One of Many, A Story Far Too Common
His name was Jean de la Fontaine, and he was sixty-three years old. In earlier life he would have been well-known for his connections to the French court, for his father insisted that he retain such ties in order to make a good living for himself. He would have been a familiar face in higher circles. Yet by his sixth decade of life he was known for something far more deadly: his Protestant creed.
Jean and his father Gilles had embraced the Reformation in its infancy. Jean, believing that if he remained in court he would be exempt from persecution, stayed in the king’s service. He found it possible to shield fellow French Protestants from harm and he gave his life to the dueling desires of practicing his faith and helping the Huguenots, and of collecting praise from the monarchy so he and his kin might remain safe. This backfired in 1563.
He believed that after the Peace of Amboise, which brought an end to the first bloody War of Religion that had been triggered by the 1562 Massacre of Vassy (see post of August 30th), he was no longer dependent on his court duties to keep him from harm. He willingly gave up his titles and went home to be with a family who rejoiced over the recent ceasing of war. This rejoicing did not last long. On the tenth of May 1563, sixty-three-year-old Jean de la Fontaine was asleep when men discontent with the recent rulings broke into his home and disturbed the peace.
There was little time for negotiation.
Jean was killed on his front lawn for professing the Huguenot faith. His wife, who had taken it upon herself to plead for his life, was treated to the same: martyrdom at the tip of a dagger. It is unknown how many children were in the house at the time, but it is believed that Jean’s firstborn son and perhaps a servant were also killed. Thus ended what had been a noble and affluent life. This end came about not due to any crime on Jean’s part --- though in these first decades of the Reformation and for long after, the mere profession of Protestantism was considered a crime worthy of death --- but due to intolerance, lack of compassion, and fanaticism.

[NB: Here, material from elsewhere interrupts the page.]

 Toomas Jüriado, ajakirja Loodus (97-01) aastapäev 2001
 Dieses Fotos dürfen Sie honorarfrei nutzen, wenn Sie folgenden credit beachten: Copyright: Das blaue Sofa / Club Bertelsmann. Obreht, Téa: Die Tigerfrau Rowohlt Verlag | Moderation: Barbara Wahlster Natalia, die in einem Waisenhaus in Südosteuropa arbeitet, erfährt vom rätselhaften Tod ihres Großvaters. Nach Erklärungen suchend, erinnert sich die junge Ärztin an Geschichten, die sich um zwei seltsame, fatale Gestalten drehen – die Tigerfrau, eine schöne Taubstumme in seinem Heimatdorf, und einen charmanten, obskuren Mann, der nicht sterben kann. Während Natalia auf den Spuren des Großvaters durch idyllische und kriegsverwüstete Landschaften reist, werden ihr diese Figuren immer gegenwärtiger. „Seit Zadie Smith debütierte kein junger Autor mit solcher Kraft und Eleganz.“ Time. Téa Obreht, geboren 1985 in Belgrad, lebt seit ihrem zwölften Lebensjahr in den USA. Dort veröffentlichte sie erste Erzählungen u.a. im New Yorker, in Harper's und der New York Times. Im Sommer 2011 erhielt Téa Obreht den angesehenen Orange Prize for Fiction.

Jean de la Fontaine was but one Huguenot victim of many. I remember reading an opinion once that if Protestants canonized all of their martyrs as Catholics canonize their saints, there would be too many to enumerate. But our refusal to cast our martyrs in this light does not mean that we do not honor and appreciate them. We are very well aware of our heritage of bloodshed and persecution, a heritage also of strength, steadfastness, and undying faith and fortitude. Jean de la Fontaine is one example . . . one precious, ill-fated example of taking up his cross and following Christ instead of the world.